🤖 AI Summary
In robotic cloth manipulation, large deformations and material variability degrade action accuracy and real-time performance. To address this, we propose an end-to-end vision-to-action mapping method based on *Action Fields*, which directly regresses pixel-wise end-effector action vectors from a single RGB scene image while jointly predicting a spatial manipulation confidence map—enabling interpretable and filterable action generation. Our key innovations include: (1) formulating *Action Fields* to unify the representation of continuous spatial action distributions; and (2) designing a dual-branch CNN architecture that jointly optimizes action regression and spatial confidence estimation. In simulation, our method improves garment unfolding/alignment success rates by 12.7% and accelerates inference by 3.8× over baselines. Real-world experiments demonstrate robust flattening performance across diverse textiles—including T-shirts and towels—substantially enhancing generalization and deployment practicality.
📝 Abstract
Garment manipulation using robotic systems is a challenging task due to the diverse shapes and deformable nature of fabric.
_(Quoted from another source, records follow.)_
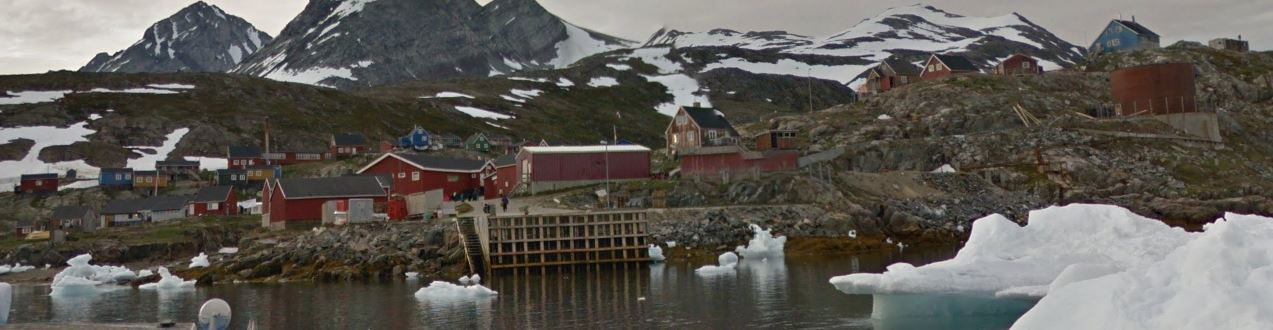 Kuummiiit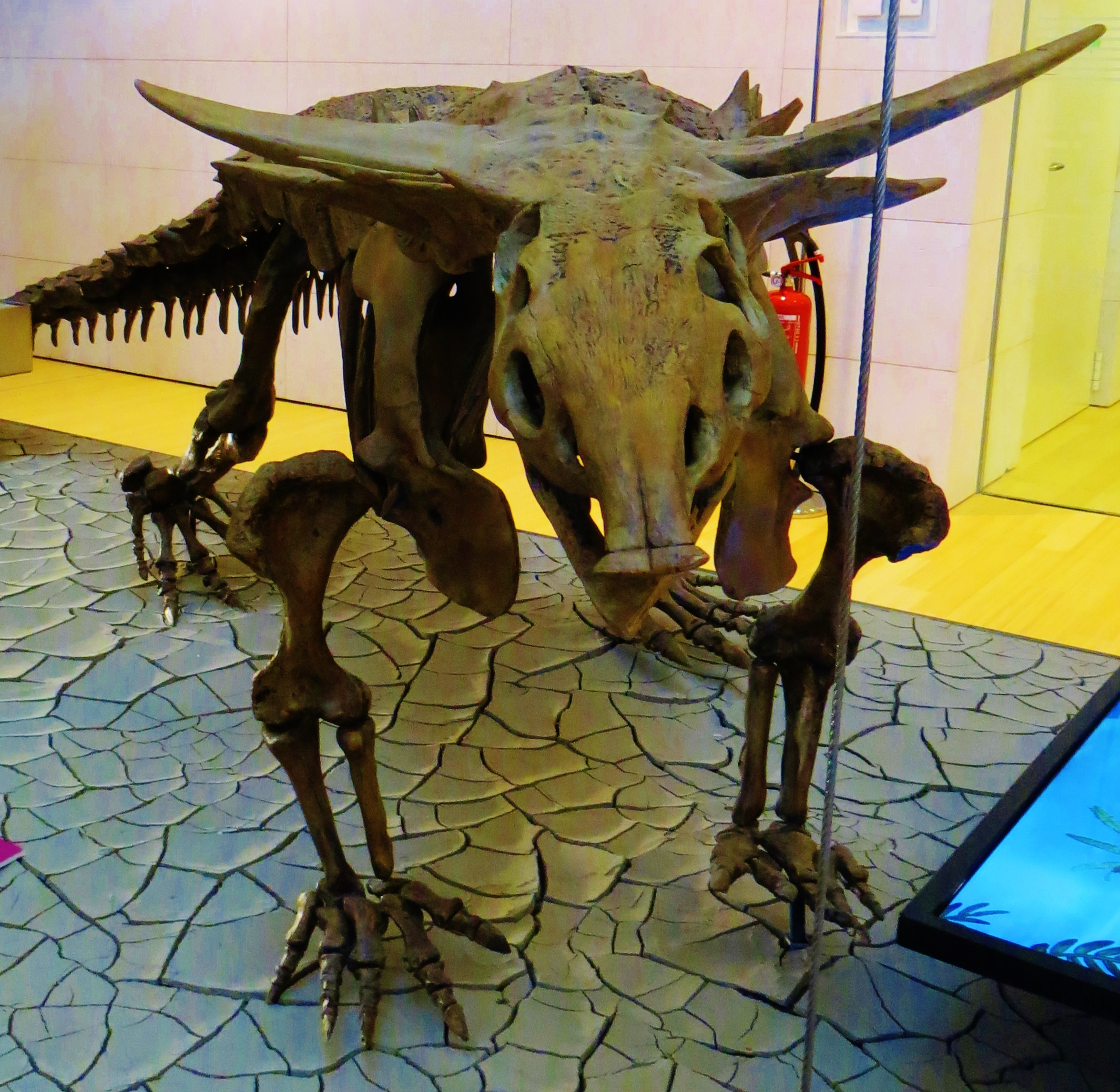 Fossil of Desmatosuchus, an extinct reptile- Took the picture at Muse (Trento)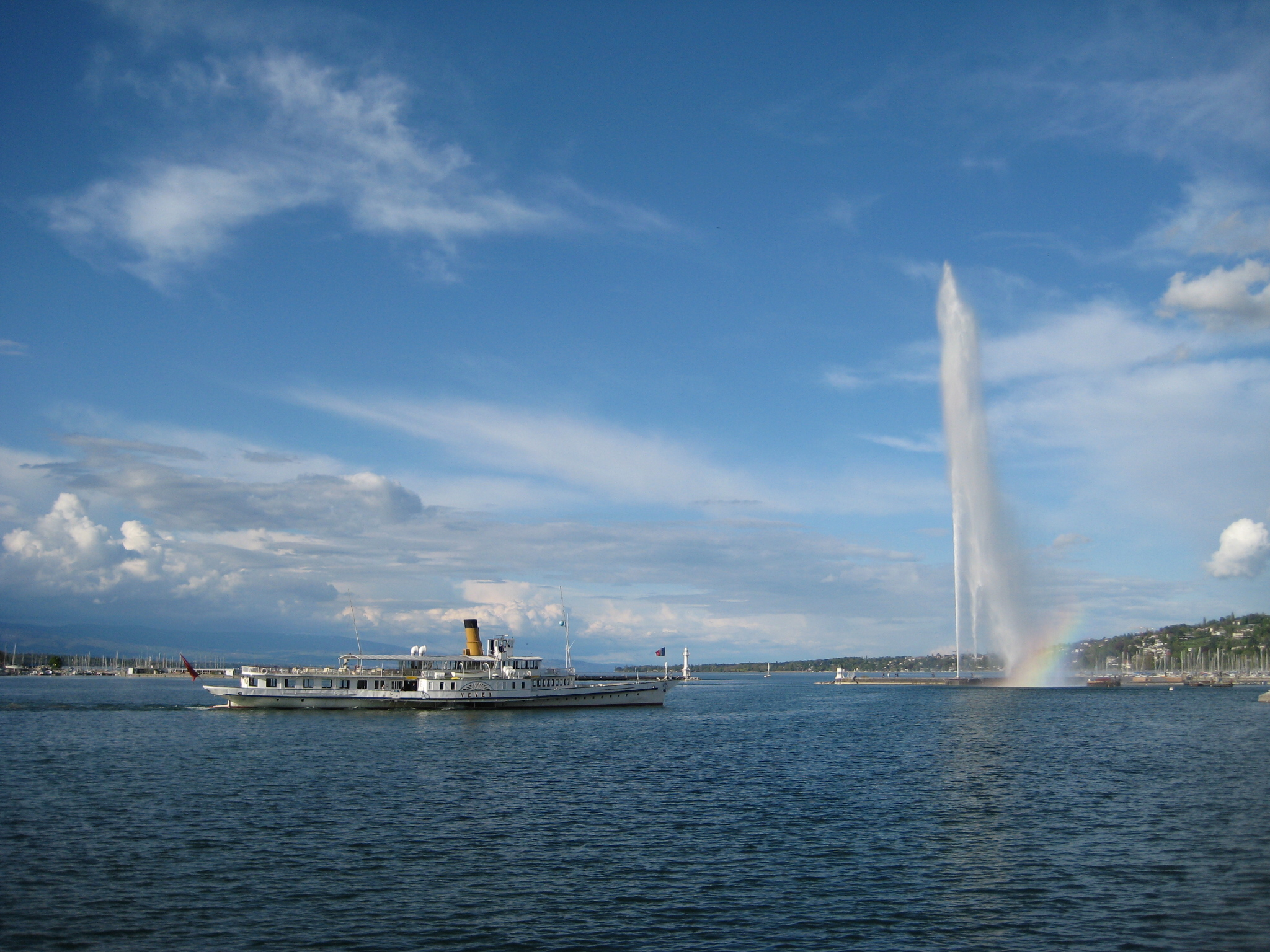 Lake Geneva (Lac Léman) with Jet d'Eau, Geneva (Switzerland)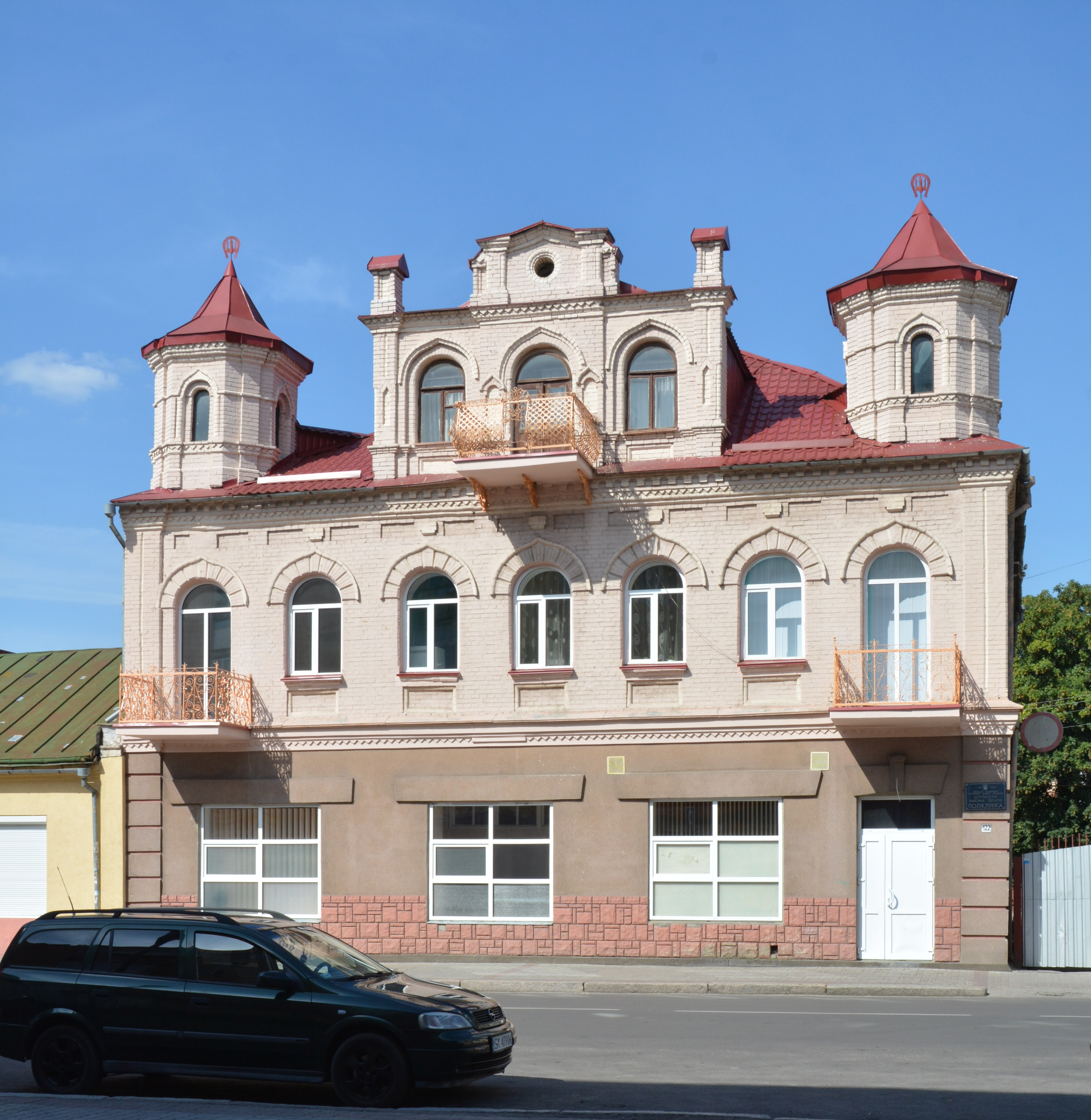 Дворовий корпус (мур.), Ковель, вул. Незалежності, 122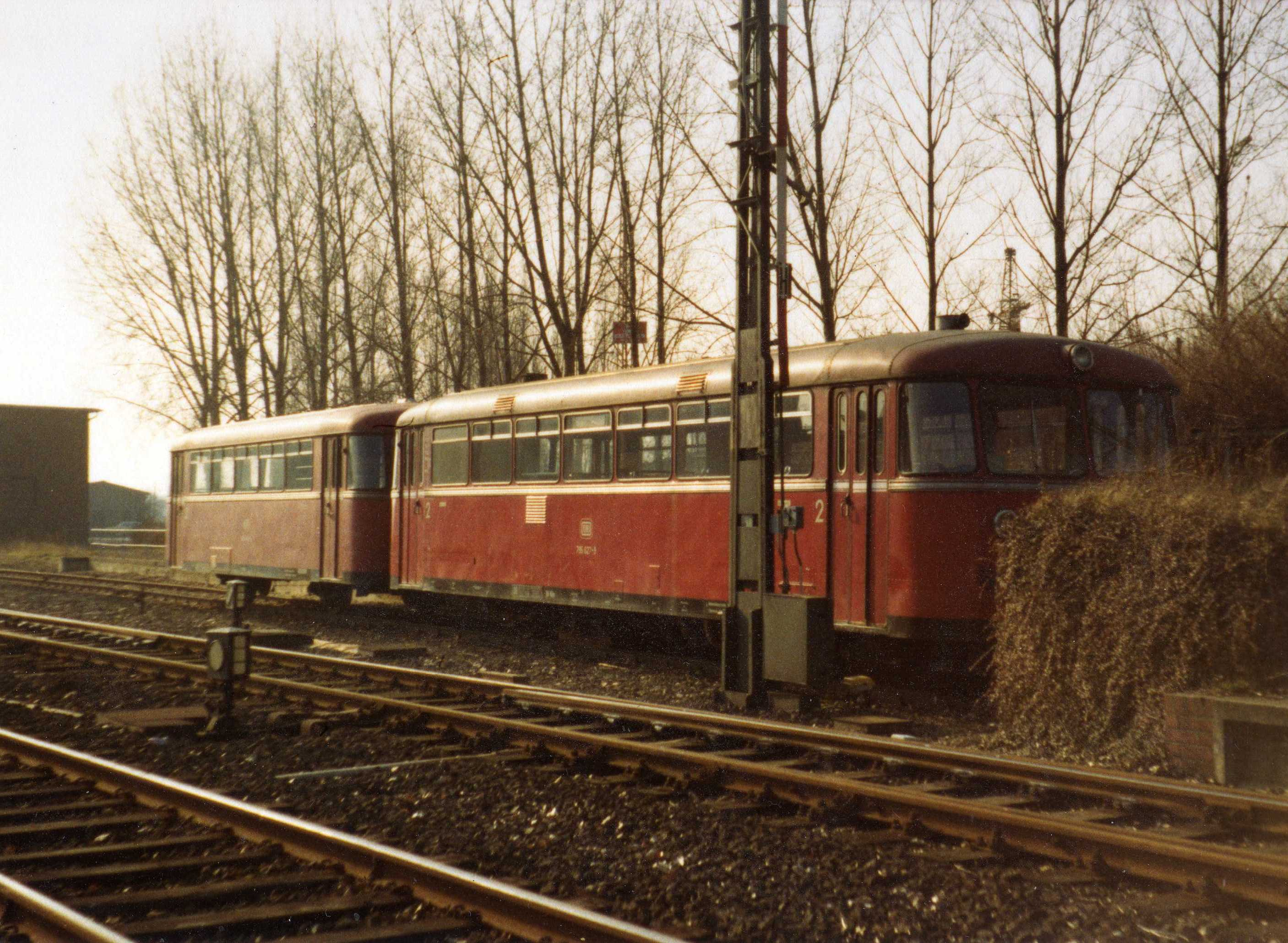 Schienenbus-Garnitur aus Motorwagen 795 627-9 und Beiwagen 995 497-5 abgestellt auf einem Gütergleis im Bahnhof Jülich, Anfang 1982. Der Beiwagen war kürzer und hatte keinen Führerstand. Diese Baureihe wurde bis Mai 1978 im Jülicher Land eingesetzt. Dieses spezielle Exemplar ging bald darauf in das Eigentum des Eisenbahn-Amateur-Klubs Jülich (EAKJ) über, welcher damit jahrelang Sonderfahrten durchführte.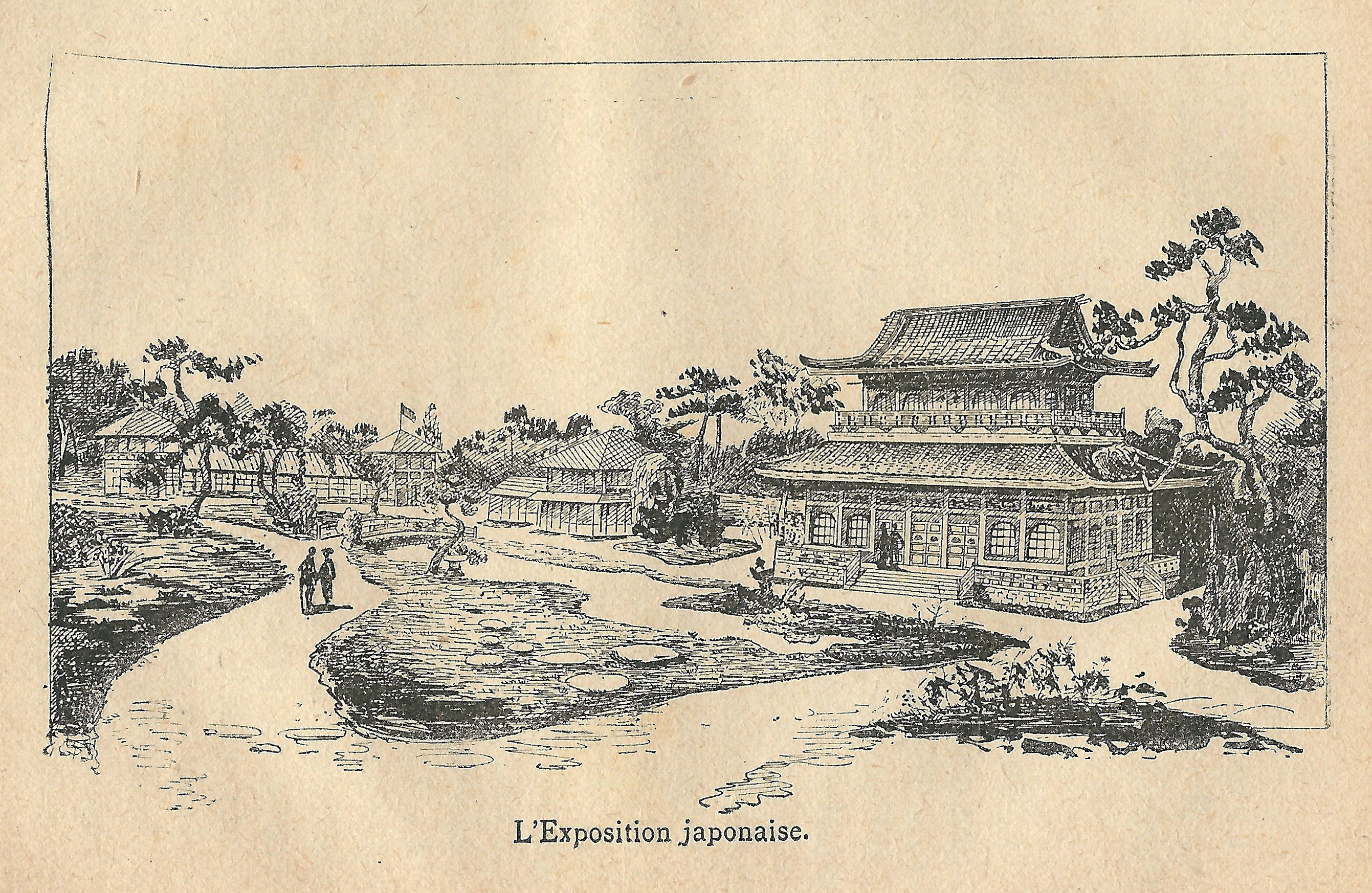 Une des illustrations du Guide remboursable de l'Expo 1900

In this paper, we propose a novel method for robotic garment manipulation that significantly improves the accuracy while reducing computational time compared to previous approaches. Our method features an action generator that directly interprets scene images and generates pixel-wise end-effector action vectors using a neural network. The network also predicts a manipulation score map that ranks potential actions, allowing the system to select the most effective action. Extensive simulation experiments demonstrate that our method achieves higher unfolding and alignment performances and faster computation time than previous approaches. Real-world experiments show that the proposed method generalizes well to different garment types and successfully flattens garments.